How Artificial Intelligence and Machine Learning can solve societal problems
In this talk, Chryssi will discuss a number of subjects to be considered when developing Artificial Intelligence (AI) and Machine Learning (ML) algorithms to solve problems within the financial industry that have societal impact. These cover the importance of use cases, relevance of data sets to develop ML models, the level of reliance on ML models and the awareness of their boundaries, the need for transparency and the balance between AI and human interaction.
Chryssi is a highly motivated professional with a unique experience in financial services specialising in FinTech and RegTech. Chryssi’s passion is to design, build and deliver a financially inclusive, resilient and sustainable infrastructure for the benefit of society. She covers a breadth of professional experience ranging from regulation (FCA), risk management, business development, trade finance, payments, and treasury. Chryssi has consulted and implemented many treasury and risk analytics system projects for blue-chip companies across EMEA. Chryssi is the COO of Kalgera, a social FinTech early-stage company (top 30 in the UK TechRound 2020) focusing on financial resilience and vulnerability. She is also a Lecturer at London Institute of Banking and Finance specialising in Digital Technologies and FinTech. Chryssi is a thought leader in the payments industry, and the Founder of StarLiX, an innovative tokenised payment and compliance system for payment institutions to enable cross-border payments to developing countries.
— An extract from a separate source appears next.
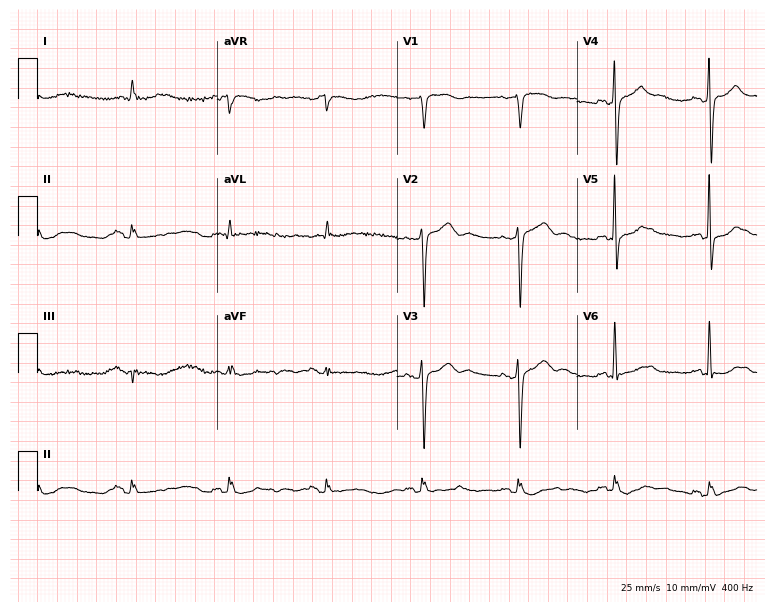
12-lead ECG from an 84-year-old woman. No first-degree AV block, right bundle branch block, left bundle branch block, sinus bradycardia, atrial fibrillation or sinus tachycardia recorded for this tracing.
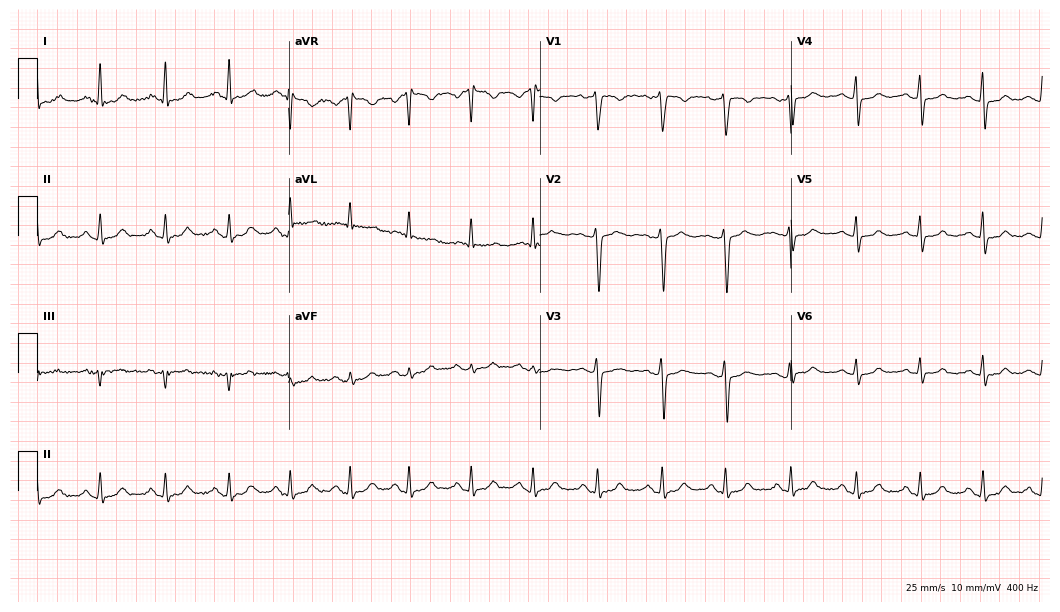
12-lead ECG from a 48-year-old female (10.2-second recording at 400 Hz). Recorded interpretation: within normal limits.

Chryssi holds a first-class-honours BEng in Civil Engineering, and two MSc in Financial Mathematics from University of Warwick and Technology Entrepreneurship from UCL. She values personal development and life-long learning, and therefore, has undertaken numerous qualifications in Investment Advice (FCA), Risk Management (PRMIA), Data Science and ML (Mindstream), Blockchain (UCL CBT), Innovation (MIT). Chryssi is an Industry Associate at UCL Centre of Blockchain Technologies and volunteers as a mentor for a non-profit (Madrinha Trust) and as a Governor at a North London school (Governors for Schools).